◆ What you will do
Pictures excluded, reproduce exactly the lines below from the one with "sample: Mouse hepatocytes" through the one with "sample: AFD neurons C. elegans", both included.

◆ Data records
--- START ---
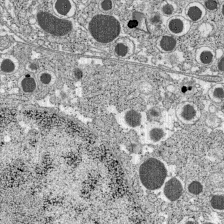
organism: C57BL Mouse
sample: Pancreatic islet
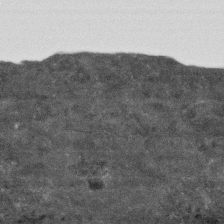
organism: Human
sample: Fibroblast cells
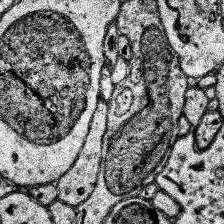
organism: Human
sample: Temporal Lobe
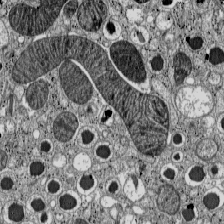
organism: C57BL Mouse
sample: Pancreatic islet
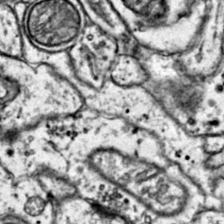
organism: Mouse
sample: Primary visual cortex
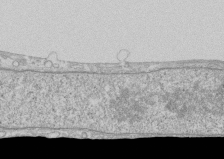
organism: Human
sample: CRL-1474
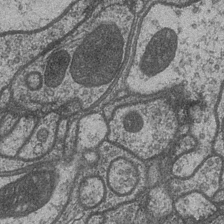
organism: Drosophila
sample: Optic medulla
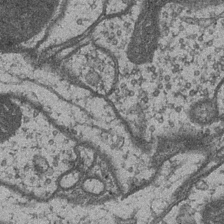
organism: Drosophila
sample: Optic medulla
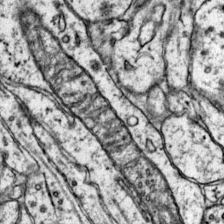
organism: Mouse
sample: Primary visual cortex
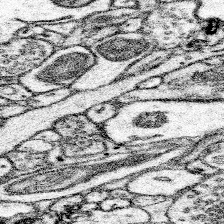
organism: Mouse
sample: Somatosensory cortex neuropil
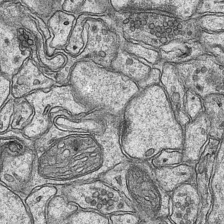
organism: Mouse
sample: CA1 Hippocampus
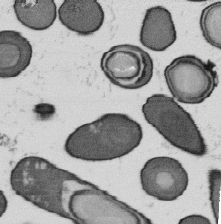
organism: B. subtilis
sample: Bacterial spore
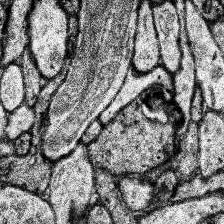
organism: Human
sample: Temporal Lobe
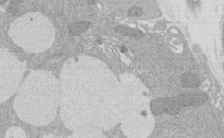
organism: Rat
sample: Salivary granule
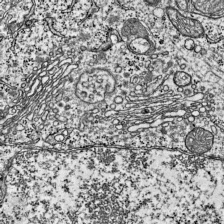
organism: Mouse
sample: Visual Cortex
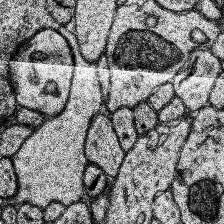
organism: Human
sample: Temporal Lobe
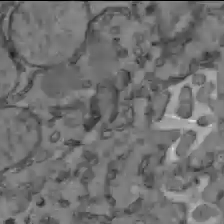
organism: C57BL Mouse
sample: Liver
--- END ---
--- START ---
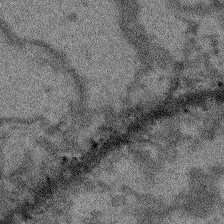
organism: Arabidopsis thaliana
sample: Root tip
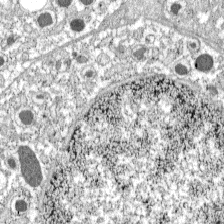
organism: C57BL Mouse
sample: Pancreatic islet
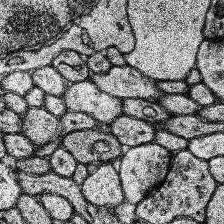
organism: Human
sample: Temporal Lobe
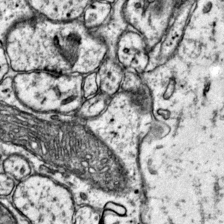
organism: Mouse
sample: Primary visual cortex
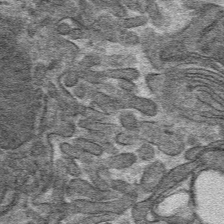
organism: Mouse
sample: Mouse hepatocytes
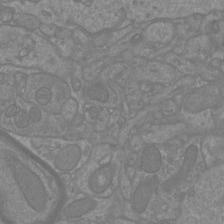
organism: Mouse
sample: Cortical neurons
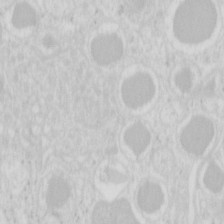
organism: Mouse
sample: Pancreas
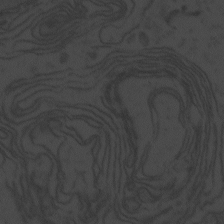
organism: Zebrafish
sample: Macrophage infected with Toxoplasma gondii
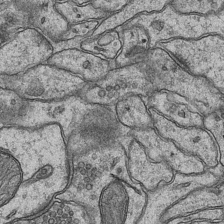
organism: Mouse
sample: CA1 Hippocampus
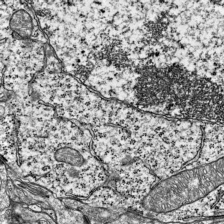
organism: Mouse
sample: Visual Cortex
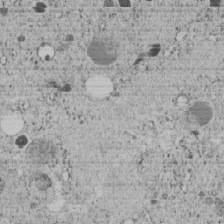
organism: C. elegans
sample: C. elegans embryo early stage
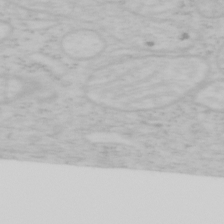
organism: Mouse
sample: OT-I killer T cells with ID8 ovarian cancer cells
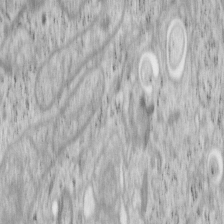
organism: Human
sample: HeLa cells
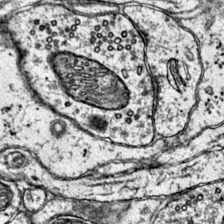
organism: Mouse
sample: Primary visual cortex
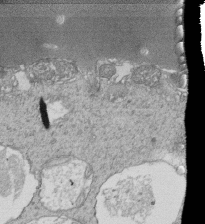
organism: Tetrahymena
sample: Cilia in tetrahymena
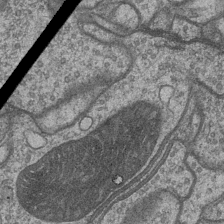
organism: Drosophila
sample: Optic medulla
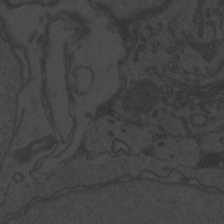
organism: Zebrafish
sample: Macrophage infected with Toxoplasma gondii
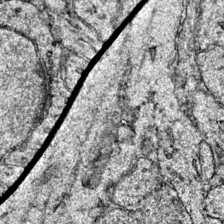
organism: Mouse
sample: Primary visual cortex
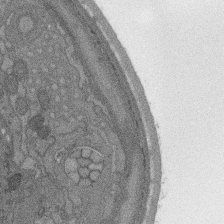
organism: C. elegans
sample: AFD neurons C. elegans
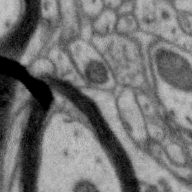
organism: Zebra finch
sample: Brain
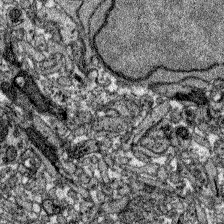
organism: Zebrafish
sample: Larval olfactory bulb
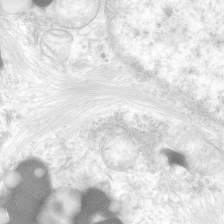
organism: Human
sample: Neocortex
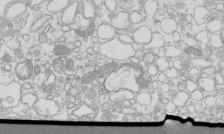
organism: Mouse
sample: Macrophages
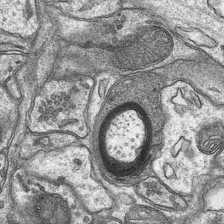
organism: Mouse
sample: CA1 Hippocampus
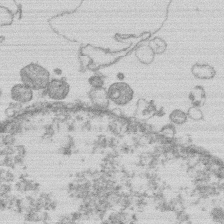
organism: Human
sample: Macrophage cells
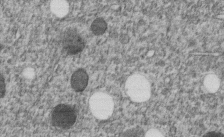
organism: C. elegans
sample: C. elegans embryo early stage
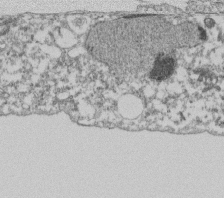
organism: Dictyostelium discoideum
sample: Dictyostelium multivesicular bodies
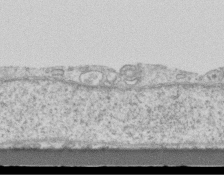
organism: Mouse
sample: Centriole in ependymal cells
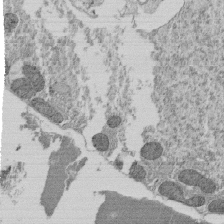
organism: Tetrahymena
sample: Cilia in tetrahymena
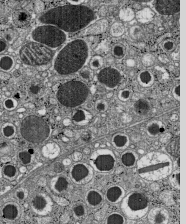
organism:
--- END ---
◆ Written answer
sample: Mouse hepatocytes
organism: Mouse
sample: Cortical neurons
organism: Mouse
sample: Pancreas
organism: Zebrafish
sample: Macrophage infected with Toxoplasma gondii
organism: Mouse
sample: CA1 Hippocampus
organism: Mouse
sample: Visual Cortex
organism: C. elegans
sample: C. elegans embryo early stage
organism: Mouse
sample: OT-I killer T cells with ID8 ovarian cancer cells
organism: Human
sample: HeLa cells
organism: Mouse
sample: Primary visual cortex
organism: Tetrahymena
sample: Cilia in tetrahymena
organism: Drosophila
sample: Optic medulla
organism: Zebrafish
sample: Macrophage infected with Toxoplasma gondii
organism: Mouse
sample: Primary visual cortex
organism: C. elegans
sample: AFD neurons C. elegans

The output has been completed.